Data shown »
============

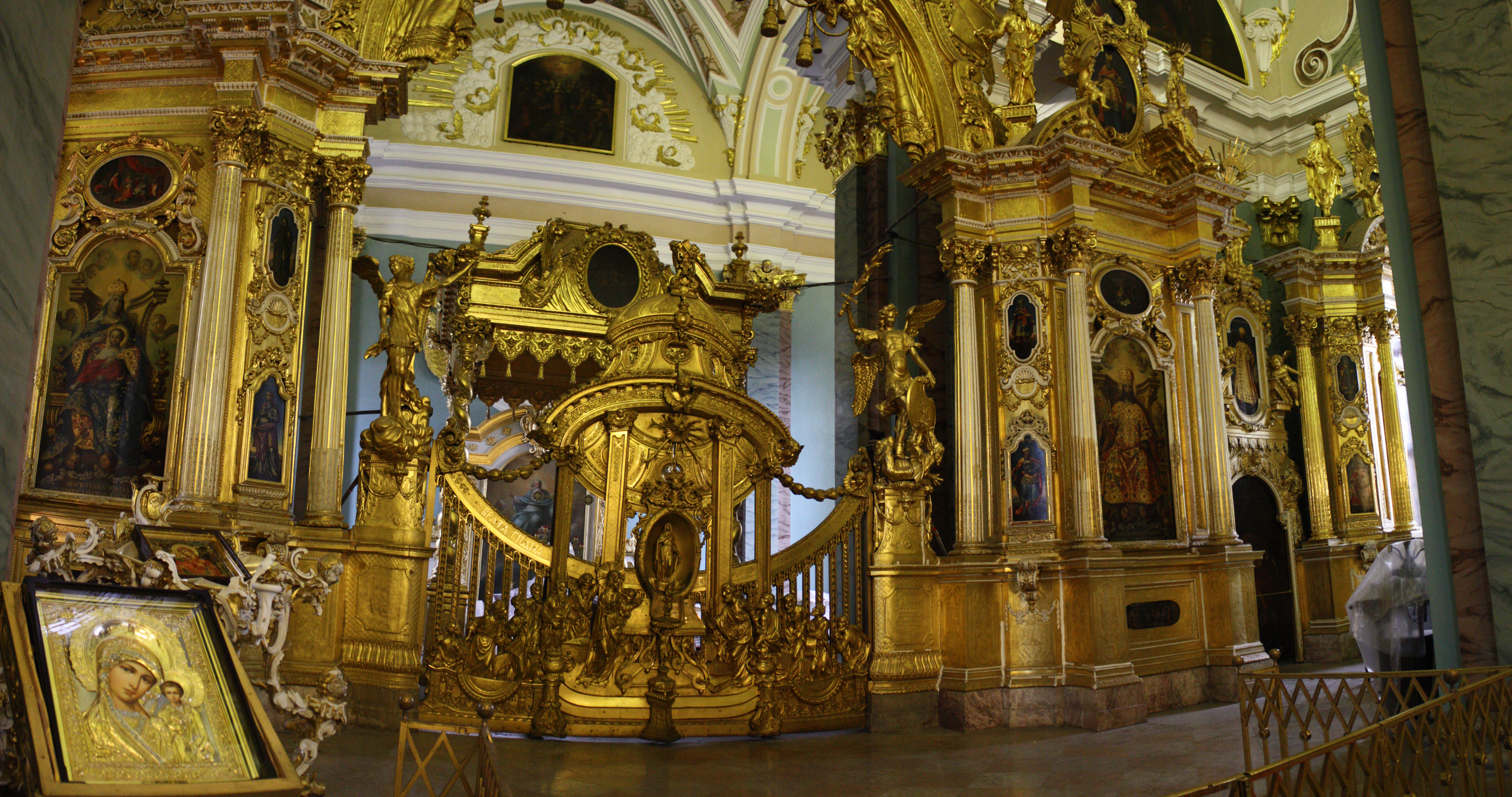 Peter und Paul Kathedrale Sankt Petersburg 2009 Touristenbilder
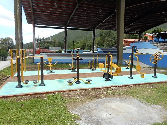 Gimnacio al aire libre de San Juan Achiutla, Oaxaca, México, instalado en junio de 2017
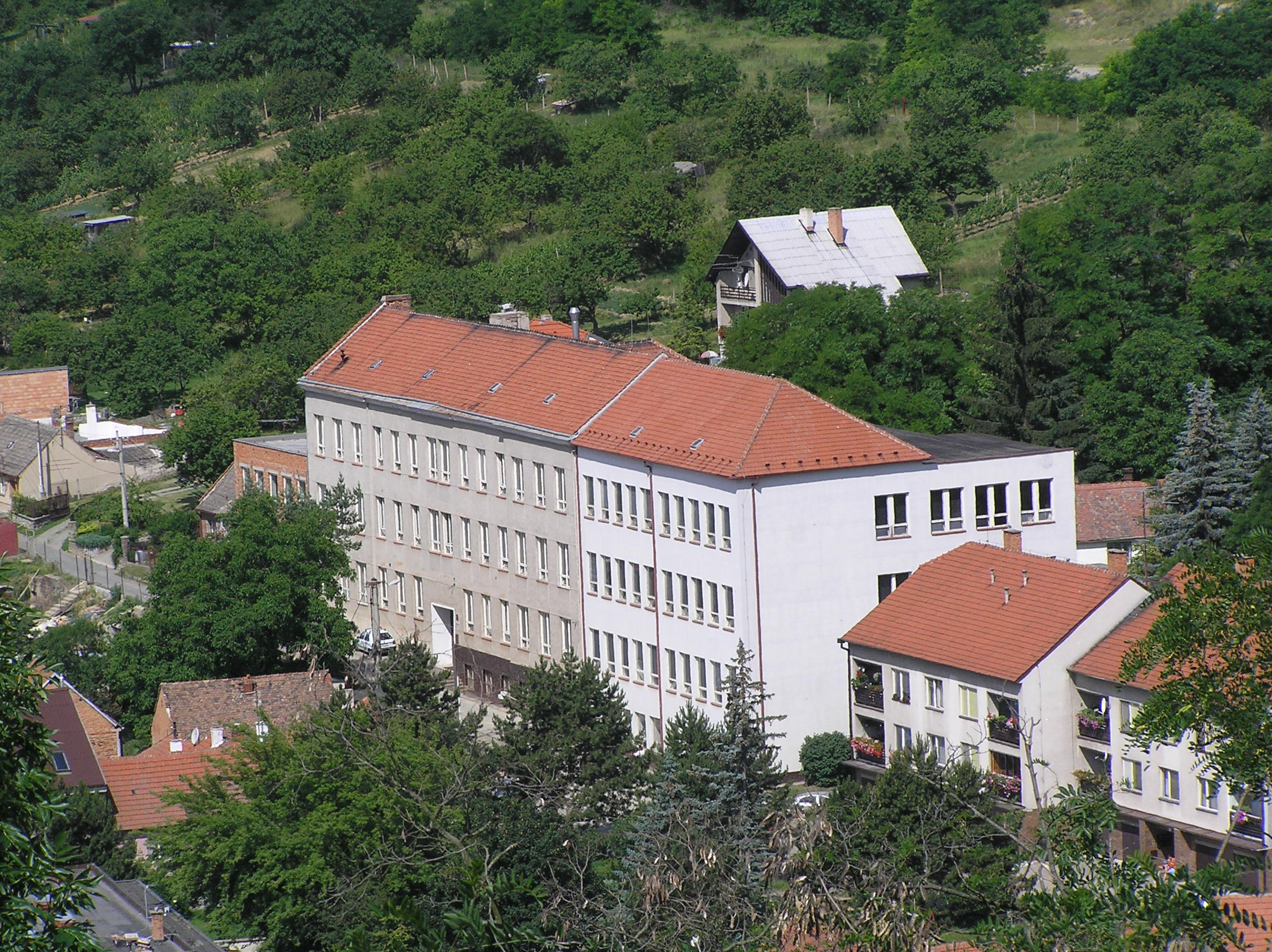 ZŠ Dolní Kounice

============

Work instruction » Copy out the listing word for word and skip its pictures.

Task result »
 Peter und Paul Kathedrale Sankt Petersburg 2009 Touristenbilder
 Gimnacio al aire libre de San Juan Achiutla, Oaxaca, México, instalado en junio de 2017
 ZŠ Dolní Kounice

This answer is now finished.